If any beneficial owner or their reporting details change, startups must file an updated report. For example, adjustments to who holds over 25% of ownership interests or voting rights would likely trigger this requirement. Fundraising rounds adding new investors with substantial control also require an update.
Regularly monitoring circumstances and individuals requiring BOI reporting will ensure startups stay compliant as they scale. Software tools may help track this, alongside careful attention during milestone events.
For many early-stage companies, gathering and submitting detailed personal information on owners, founders, and investors to the federal government may come as an unpleasant surprise. Let’s explore why this reporting obligation raises concerns:
Data Privacy and Security Fears – To compile a thorough beneficial ownership report, startups need to collect sensitive data like Social Security numbers, home addresses, copies of passports and driver’s licenses. That’s nerve-racking for security-conscious founders focused on growth, not building bureaucratic reporting machinery meeting strict data standards.
Fortunately, FinCEN plans user-friendly secure online systems for uploading reports, reducing risks of exposed documents floating around. Centralized access controls will also help startups gather beneficial owner information confidentially.
Unclear Definitions – As described above, the CTA mandates reporting for beneficial owners exerting “substantial control” – directly or indirectly. Simple in theory, but this definition worries startups dealing with complex cap tables, contracts, and messy investor relationships.
Attorneys have puzzled over exactly where the bounds of substantial control reporting lie for founders, directors, early employees with responsibility, advisors with equity, and passive venture investors. Similarly, intricate rules address tiered ownership via funds or offshore holding entities.
Startups must carefully apply CTA guidance around beneficial ownership to avoid leaving important individuals out of beneficial ownership information reports…or accidentally including those exceeding reporting thresholds.
Dynamic young companies morph frequently, especially during growth spurts. This complicates fulfilling rigidity beneficial ownership reporting requirements.
Each time a startup takes on big funding, modifies voting control or ownership percentages, or adjusts leadership, they must reassess who qualifies as a beneficial owner. And if changes mean new beneficial shareholders or substantial controllers emerge, startups have just 30 days to notify FinCEN.
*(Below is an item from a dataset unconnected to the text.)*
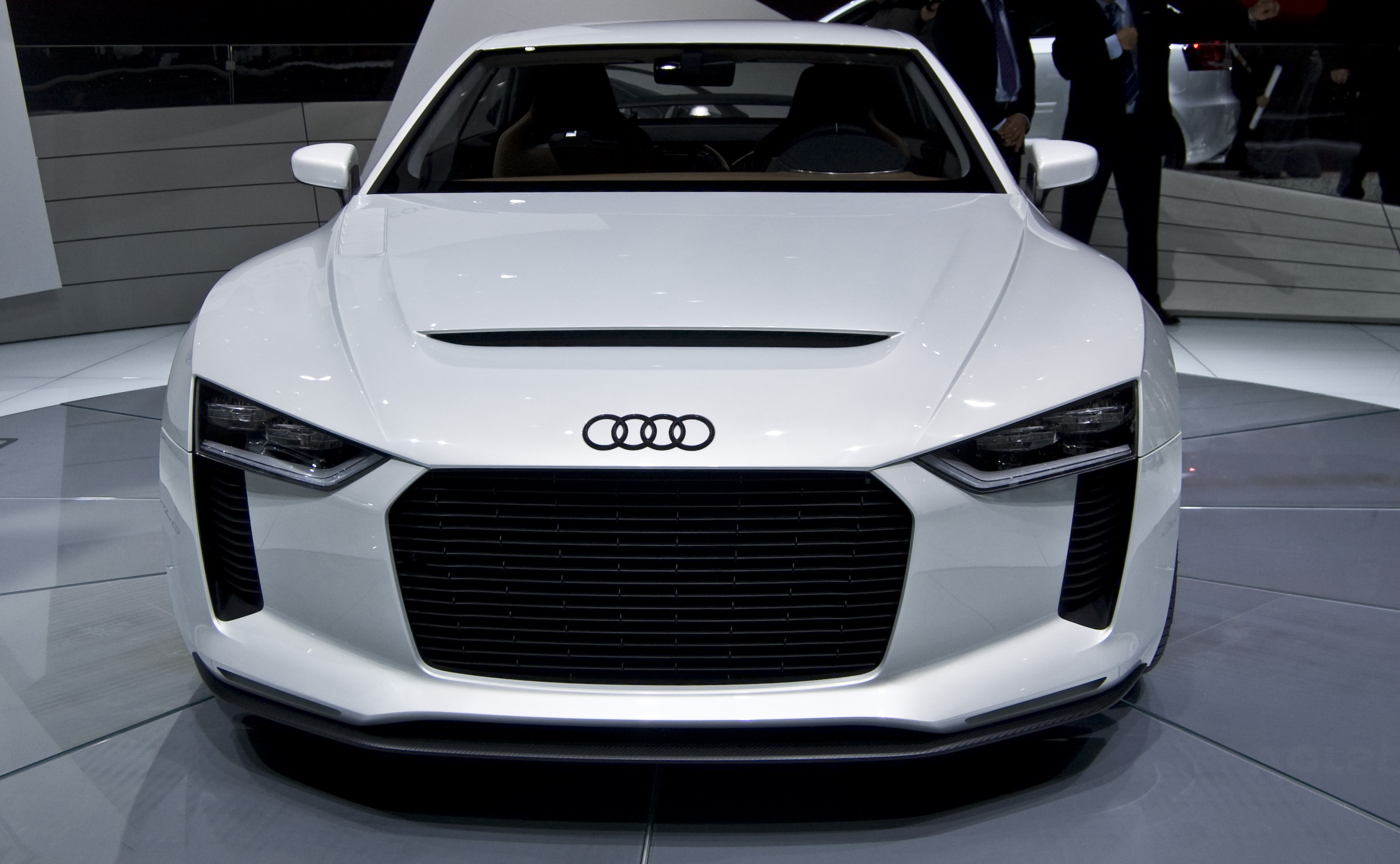 Audi Quattro Concept en el Salón de París 2010
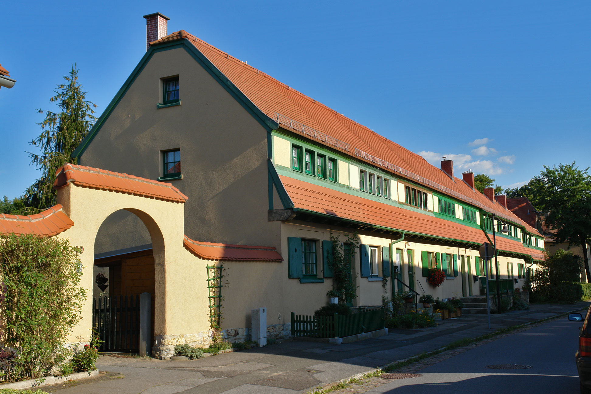 Typische Häuserreihe der Gartenstadt Dresden-Hellerau; "Am grünen Zipfel" Nr.26-24-22-20-18-16-14-12-10

For lean teams powered by flexibility and urgency, yet another federal filing for ownership modifications may frustrate. But overlooking updates exposes startups to penalties, damaging their delicate early foundations.
While meeting CTA beneficial ownership information reporting rules poses real challenges, a few proactive steps will help:
While today’s news may focus on notorious foreign oligarchs and shady American tycoons, the CTA’s ripple effects touch millions of ordinary startups and small businesses. But resisting or ignoring beneficial ownership reporting rules only weakens your venture’s foundations.
Rather than postponing preparations, take proactive steps now. Build a culture embracing legal duties balanced with innovations dreaming bigger. Then when January 1, 2025 arrives, you’ll meet requirements smoothly while keeping sights set on changing the world.